(DIRECTIONS FOR THIS TASK): In the entries that follow, the lines from the line containing "A night view of Gajendra Circle, IIT Madras" up to and including the line containing "Brasão de Armas" must be copied exactly, with pictures omitted.

(ENTRIES SUPPLIED):
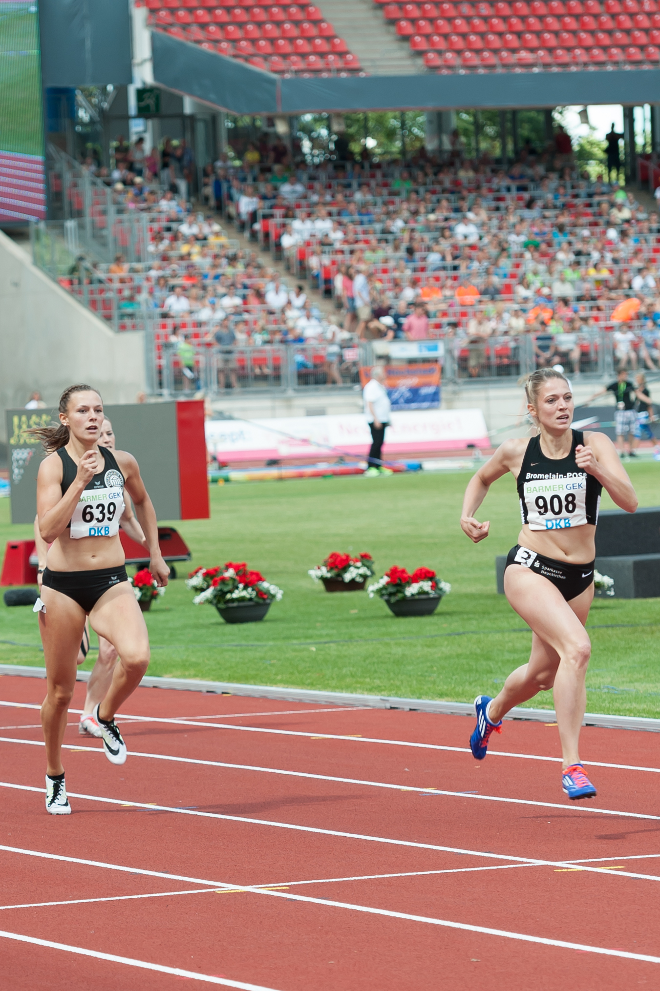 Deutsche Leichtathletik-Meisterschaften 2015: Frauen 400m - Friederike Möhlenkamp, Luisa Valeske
---
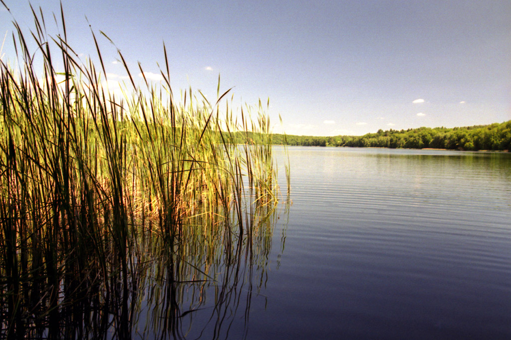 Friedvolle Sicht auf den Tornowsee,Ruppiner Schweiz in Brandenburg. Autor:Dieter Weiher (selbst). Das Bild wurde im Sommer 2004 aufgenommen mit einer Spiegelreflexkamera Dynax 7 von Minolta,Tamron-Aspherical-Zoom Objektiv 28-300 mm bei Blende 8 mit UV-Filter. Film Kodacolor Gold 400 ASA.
==
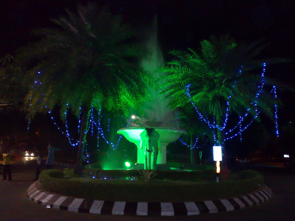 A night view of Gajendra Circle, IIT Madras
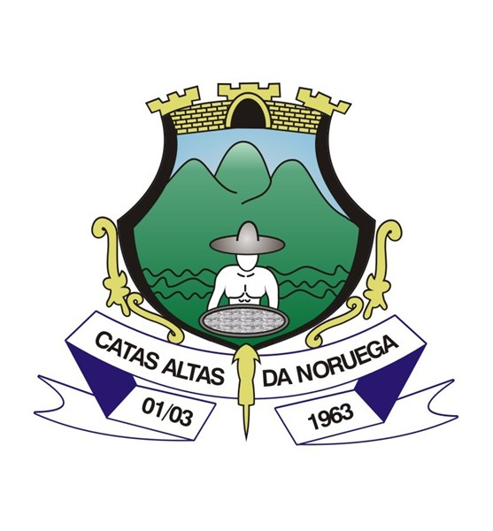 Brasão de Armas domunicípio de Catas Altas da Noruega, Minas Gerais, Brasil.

(SOLUTION FOR THIS PROBLEM):
 A night view of Gajendra Circle, IIT Madras
 Brasão de Armas domunicípio de Catas Altas da Noruega, Minas Gerais, Brasil.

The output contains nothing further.